Embora essa ação já fosse praticada pelo casal, devido ao coronavírus, eles decidiram criar uma marca para a iniciativa a intensificar as colaborações.

As distribuições das marmitas ocorrem na região do Bixiga, onde João Gordo abriga seu restaurante vegano que, no momento, encontra-se fechado por conta da pandemia.

Outra ótima notícia vem da Fazenda do Futuro. Para que não sabe ainda, eles são a primeira “foodtech” brasileira a criar carne de plantas com a mesma textura, suculência e gosto de carne. Proporcionando a mesma experiência da carne animal, porém sem sofrimento e com muito menos impacto ambiental.

Abrindo um parênteses aqui, experimentei esse Burger mas ainda considero relativamente longe de um Burger convencional e todos os sentidos, porém falemos hoje de boas notícias.

A empresa totalmente vegana que produz o inovador Futuro Burguer anunciou a criação de um fundo de R$ 100 mil para ajudar os estudantes de universidades públicas que elaboram pesquisas para combater a pandemia.

Inicialmente, a verba seria investida em publicidade. Contudo, a empresa afirmou em um comunicado que “não existe futuro sem pesquisa e ciência” por isso, resolveu distribuir o valor a estudantes matriculados em programas de doutorado de universidades públicas que tenham a relação com ações contra a COVID-19.

Para quem quiser ficar em casa e aproveitar o tempo para incorporar conhecimento a Sociedade Vegetariana disponibiliza materiais gratuitos online na quarentena como forma de adicionar novos sabores e também de fazer com que as pessoas reavaliem seus conceitos durante o período de isolamento social, a Sociedade Vegetariana Brasileira disponibilizou diversas publicações sobre alimentação sem carne de forma totalmente gratuita.

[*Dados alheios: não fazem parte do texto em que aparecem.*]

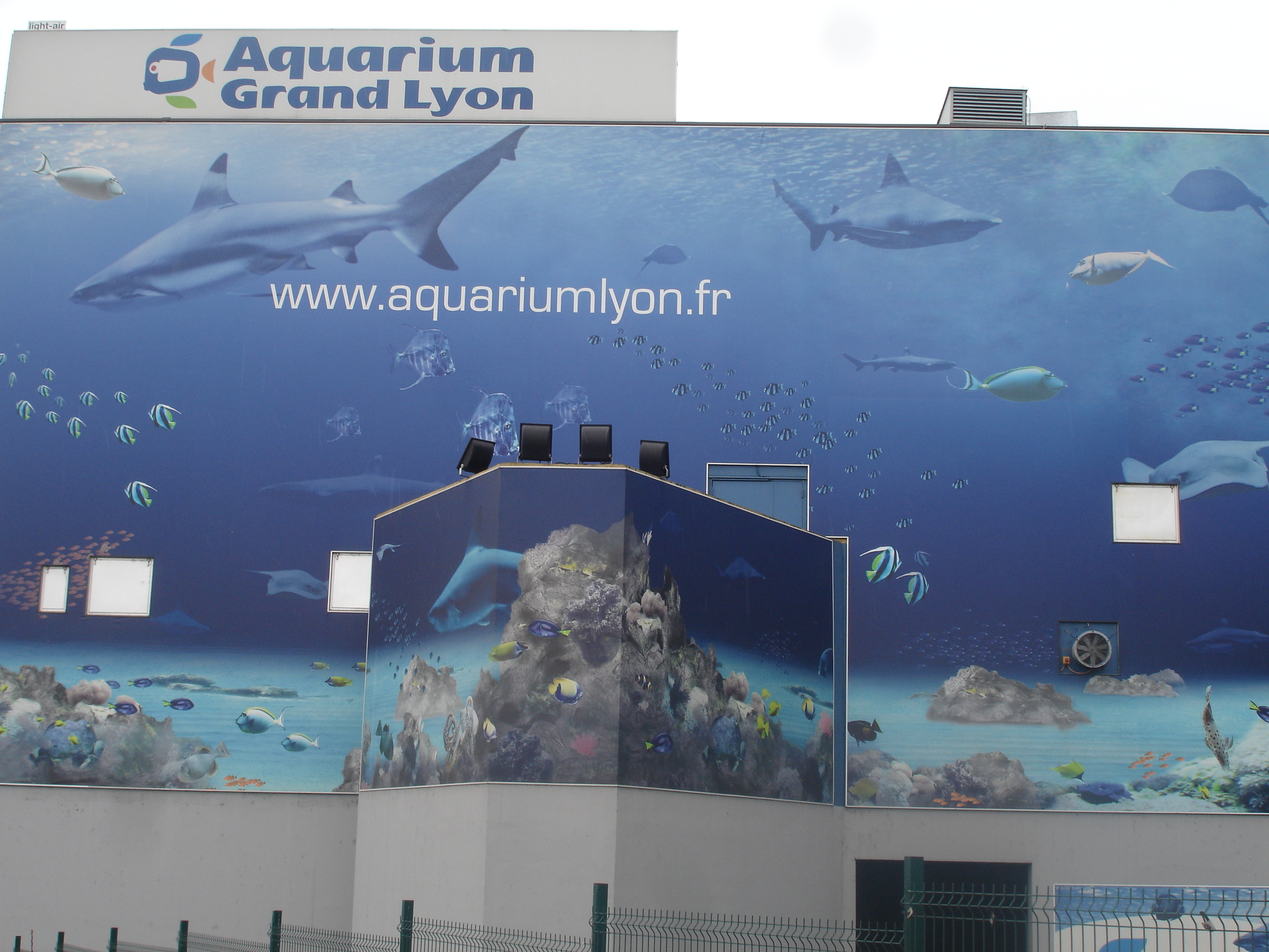 La Mulatière (69) : L'aquarium du Grand Lyon, mur côté est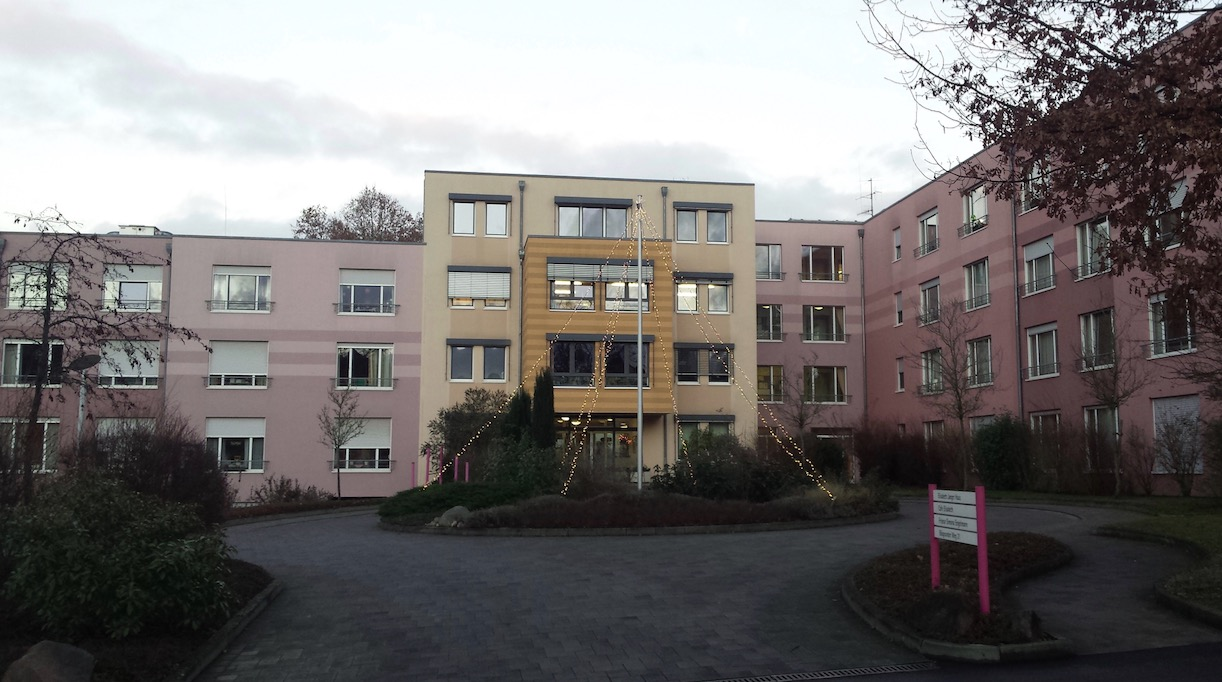 Elisabeth Jaeger Haus. Seniorenheim in Bad Kreuznach

Entre os materiais, é possível encontrar acessar o Guia alimentar de dietas vegetarianas para adultos, Tudo que você precisa saber sobre nutrição vegetariana, guia para bebês e crianças e o e-book Comendo o planeta – Impactos ambientais da criação e consumo de animais. Acesse: www.svb.org.br

Fundada em 2003, a Sociedade Vegetariana Brasileira (SVB) é uma organização sem fins lucrativos que promove a alimentação vegetariana como uma escolha ética, saudável, sustentável e socialmente justa. Por meio de campanhas, programas, convênios, eventos, pesquisa e ativismo, a SVB realiza conscientização sobre os benefícios do vegetarianismo e trabalha para aumentar o acesso da população a produtos e serviços vegetarianos. Em 2018, por exemplo, foram servidas 67 milhões de refeições vegetarianas apenas como resultado de um dos programas da organização. A SVB também foi reconhecida pela Animal Charity Evaluators como uma das ONGs mais eficazes do mundo.

Outra boa notícia vem da Ecomodas que criou máscaras com criatividade e sustentabilidade. A EcoModas é um negócio de impacto focado na preservação do planeta. Além de produzir moda sustentável a partir da reciclagem e reaproveitamento de materiais, a EcoModas de Nova Friburgo também desenvolve projetos ambientais, inclusive sendo contemplada com premiações de relevância nacional.

Neste momento de caos na saúde em todo o planeta referente ao Corona Vírus, que levou toda a população mundial a se prevenir através da utilização de máscaras descartáveis, a equipe da EcoModas se atentou as questões de sustentabilidade pertinentes ao descarte das referidas máscaras que, na sua grande maioria, são produzidas a partir de materiais provenientes do petróleo e que leva centenas de anos para se decompor no meio ambiente e, em alguns casos, transformam-se em micro plásticos afetando diretamente a vida marinha. Tais máscaras são descartadas logo após o primeiro uso, vale lembrar.    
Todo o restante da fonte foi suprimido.